PubMedの資料に基づく | 頭頸部がんに関連する持続する頭痛はどのような特徴があり、どんな随伴症状や警戒サインに注意すべきですか?
要点:
頭頸部がんに関連する頭痛は、持続的で徐々に悪化しやすく、片側優位・局在性や顔・耳・上歯への関連痛を伴い、鼻副鼻腔や上咽頭では頭痛が前景に出ることがあります。鼻出血や治らない副鼻腔炎様症状、耳症状、治らない口内潰瘍、首のしこり、視覚・複視、神経学的異常などは警戒サインで、3〜4週以上続く新規頭痛や複数のサインがある場合は耳鼻咽喉科や脳神経領域での画像検査を含む評価が推奨されます。

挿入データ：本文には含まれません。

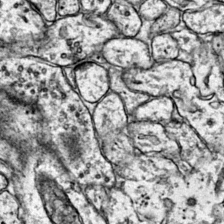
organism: Mouse
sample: Primary visual cortex
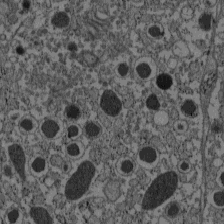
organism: C57BL Mouse
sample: Pancreatic islet
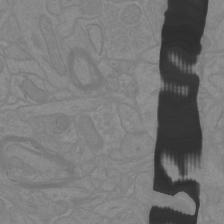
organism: Mouse
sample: Cortical neurons
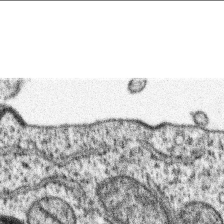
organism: Human
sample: HeLa cells
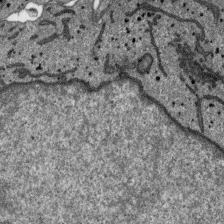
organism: Human
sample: Lung epithelial cells, uninfected (mock) control
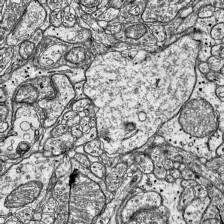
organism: Mouse
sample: Visual Cortex
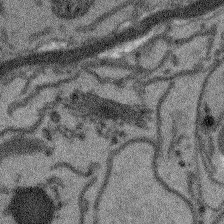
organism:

頭頸部がんに関連する頭痛は、部位によって現れ方が少しずつ異なりますが、一般的には「徐々に悪化する持続性の痛み」「片側優位」「顔面・耳・上顎などの関連痛」を示すことがあり、鼻副鼻腔や上咽頭(鼻の奥)にできる腫瘍では頭痛がより目立つことがあります。とくに鼻副鼻腔や上咽頭では、治療に反応しない副鼻腔炎様の症状に続いて頭痛が出ることがあり、頭痛自体が唯一の症状として続く場合もあります。 [1] [2]
頭痛の特徴(傾向)
- 持続性・徐々に増悪:数週間〜数か月かけて強さや頻度が増してくる傾向があります。鎮痛薬で一時的に和らいでも再燃・増悪を繰り返す場合は注意が必要です。 [2]

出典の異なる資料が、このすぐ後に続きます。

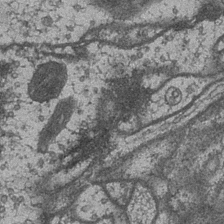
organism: Drosophila
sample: Optic medulla
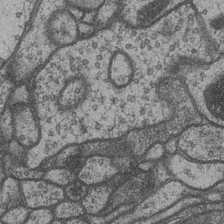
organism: Drosophila
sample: Optic medulla
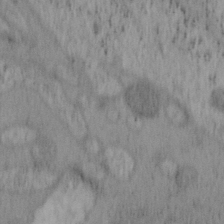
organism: Mouse
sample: OT-I killer T cells with ID8 ovarian cancer cells
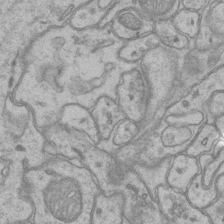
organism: Mouse
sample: CA1 Hippocampus

- 片側性・局在:こめかみ(側頭部)や頭頂・後頭部などに限局し、しばしば片側優位で出現します。上咽頭がんでは側頭部や頭頂部に出やすいとの報告があります。 [2]
- 関連痛(放散痛):耳痛、顎・上歯(上顎)痛、顔面痛として感じることがあります。鼻副鼻腔病変では眼の周囲や上歯の痛み、上咽頭病変では耳閉感や耳痛が伴うことがあります。 [1]

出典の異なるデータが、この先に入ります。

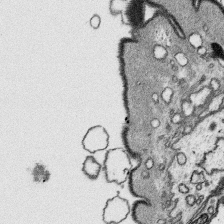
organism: Platynereis dumerilii
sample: Parapodia
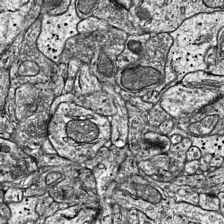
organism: Mouse
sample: Visual Cortex
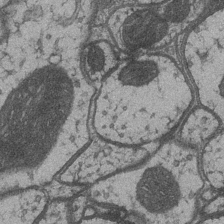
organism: Drosophila
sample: Optic medulla
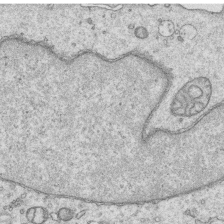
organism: Human
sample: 1205lu cells
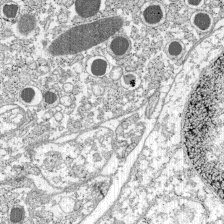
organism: C57BL Mouse
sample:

- 治療抵抗性の「副鼻腔炎様」頭痛:抗菌薬で改善しない鼻づまり・副鼻腔炎と共に頭痛が続く場合、鼻腔・副鼻腔領域の腫瘍を鑑別に入れます。「治療しても良くならない副鼻腔炎」+頭痛は要注意です。 [1]
よく一緒にみられる随伴症状
- 鼻・副鼻腔の症状:鼻づまりが長引く、膿性鼻漏、鼻出血(繰り返す・少量でも持続)、嗅覚変化。副鼻腔・鼻腔の腫瘍ではこの組合せが代表的です。 [1]
- 耳の症状:耳痛・耳鳴り・難聴・耳閉感(片側が多い)。上咽頭の腫瘍が耳管を圧迫して生じることがあります。 [1]
- 口腔・咽頭の症状:のどの痛み・違和感、飲み込みにくさ(嚥下障害)、声がれ、口内の白斑/赤斑、治らない口内潰瘍。口腔・咽頭・喉頭領域のがんで目立ちます。 [3] [4]
- 首・顔のサイン:首のしこり(無痛性のことが多い)、顎の運動困難、顔面の痛み・しびれ・筋力低下。首のしこりは頭頸部がんの重要サインです。 [5] [3]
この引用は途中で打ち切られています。